During group work discussion, the participants' proposals were as follows: (1a) routine use of PROMs such as POS measures could contribute to improved quality, greater cost-effectiveness of healthcare, and inform funding models; (1b) routine use of POS measures could provide a structured and simple approach to clinical assessment and routine screening, monitor how patients' symptoms/needs are changing in disease trajectory, improve staff–staff and staff–patients/caregivers communication, help to focus on what matters most to patients and families, generate a common language for multidisciplinary meetings and comparisons between services, and enhance care coordination.

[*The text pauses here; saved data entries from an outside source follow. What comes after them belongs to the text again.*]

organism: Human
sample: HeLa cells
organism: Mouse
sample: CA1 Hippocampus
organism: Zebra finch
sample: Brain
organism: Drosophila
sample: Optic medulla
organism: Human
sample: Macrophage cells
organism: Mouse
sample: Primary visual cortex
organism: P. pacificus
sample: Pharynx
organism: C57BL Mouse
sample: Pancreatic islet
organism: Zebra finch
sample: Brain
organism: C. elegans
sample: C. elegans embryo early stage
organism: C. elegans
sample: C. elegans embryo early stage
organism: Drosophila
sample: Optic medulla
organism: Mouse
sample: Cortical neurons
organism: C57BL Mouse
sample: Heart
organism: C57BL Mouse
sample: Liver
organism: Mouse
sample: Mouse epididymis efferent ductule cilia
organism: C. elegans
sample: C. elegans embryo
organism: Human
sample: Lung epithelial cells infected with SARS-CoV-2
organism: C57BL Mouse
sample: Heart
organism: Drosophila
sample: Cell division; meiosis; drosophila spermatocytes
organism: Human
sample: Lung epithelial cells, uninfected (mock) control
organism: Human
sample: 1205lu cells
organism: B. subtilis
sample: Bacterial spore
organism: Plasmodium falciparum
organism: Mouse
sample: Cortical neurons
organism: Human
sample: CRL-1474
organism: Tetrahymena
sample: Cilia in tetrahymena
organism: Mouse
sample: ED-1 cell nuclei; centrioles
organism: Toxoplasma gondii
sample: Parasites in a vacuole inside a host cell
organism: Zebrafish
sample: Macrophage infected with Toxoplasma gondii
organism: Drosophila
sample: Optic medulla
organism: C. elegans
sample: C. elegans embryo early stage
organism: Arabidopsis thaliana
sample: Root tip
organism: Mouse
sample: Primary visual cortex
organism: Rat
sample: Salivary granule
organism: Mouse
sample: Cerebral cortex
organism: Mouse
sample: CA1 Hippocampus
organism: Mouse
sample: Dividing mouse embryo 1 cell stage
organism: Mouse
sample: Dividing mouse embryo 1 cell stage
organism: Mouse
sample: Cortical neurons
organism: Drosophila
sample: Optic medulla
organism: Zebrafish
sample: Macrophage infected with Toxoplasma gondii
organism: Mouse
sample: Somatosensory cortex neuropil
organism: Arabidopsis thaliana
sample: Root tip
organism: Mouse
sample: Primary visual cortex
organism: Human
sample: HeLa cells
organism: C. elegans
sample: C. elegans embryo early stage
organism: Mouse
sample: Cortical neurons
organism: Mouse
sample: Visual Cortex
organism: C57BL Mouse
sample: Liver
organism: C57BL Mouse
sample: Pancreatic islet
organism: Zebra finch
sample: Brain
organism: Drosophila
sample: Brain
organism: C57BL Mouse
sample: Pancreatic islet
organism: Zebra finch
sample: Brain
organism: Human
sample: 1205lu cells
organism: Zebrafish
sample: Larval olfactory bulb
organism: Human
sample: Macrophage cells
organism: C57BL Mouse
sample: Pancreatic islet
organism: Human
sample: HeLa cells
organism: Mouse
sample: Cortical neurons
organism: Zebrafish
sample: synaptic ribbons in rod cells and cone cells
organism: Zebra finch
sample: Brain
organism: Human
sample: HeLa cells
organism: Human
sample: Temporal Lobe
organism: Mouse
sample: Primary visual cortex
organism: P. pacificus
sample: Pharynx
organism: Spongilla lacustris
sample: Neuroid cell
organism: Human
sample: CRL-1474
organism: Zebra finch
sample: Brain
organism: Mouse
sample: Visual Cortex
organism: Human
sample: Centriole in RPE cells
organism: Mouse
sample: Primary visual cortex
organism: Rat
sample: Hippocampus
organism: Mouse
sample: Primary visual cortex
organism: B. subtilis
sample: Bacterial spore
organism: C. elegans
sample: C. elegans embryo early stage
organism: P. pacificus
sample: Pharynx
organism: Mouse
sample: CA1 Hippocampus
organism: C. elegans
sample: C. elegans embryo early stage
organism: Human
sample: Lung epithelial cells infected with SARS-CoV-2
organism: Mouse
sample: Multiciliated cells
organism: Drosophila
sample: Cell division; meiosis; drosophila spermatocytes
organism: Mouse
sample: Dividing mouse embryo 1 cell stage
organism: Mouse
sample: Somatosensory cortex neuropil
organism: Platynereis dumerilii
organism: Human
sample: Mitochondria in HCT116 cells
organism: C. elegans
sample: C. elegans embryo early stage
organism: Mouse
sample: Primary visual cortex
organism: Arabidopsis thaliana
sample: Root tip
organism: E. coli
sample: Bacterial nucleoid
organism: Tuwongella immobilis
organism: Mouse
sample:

The participants also identified the challenges and strategies of using PROMs in routine practice: (2a) ongoing staff training and support to ensure sustainable implementation, (2b) IT system to support point-of-care data collection and real-time access, (2c) data analysis and regular feedback about the meaning of the data, (2d) resources available to follow up on issues flagged up by PROMs, (2e) involvement of nonpalliative colleagues (e.g., oncologists), (2f) translated versions into different languages, (2g) leadership and champions, (2h) education programs for patients, caregivers, and wider public to better understand the benefits of palliative care, (2i) development of palliative care as a specialty, (2j) a palliative care PROM is urgently needed for the Intensive Care Unit setting, and (2k) a pediatric palliative care PROM is needed.
The use of PROMs is crucial not only in service evaluation and resource allocation but also in comparisons between service providers and models of palliative care. 4 The discussion from the workshop can now underpin the roll-out of PROMs regionally. Locally generated plans are required to ensure that PROMs fit local clinical working practices, health systems, staff, and patient and family needs.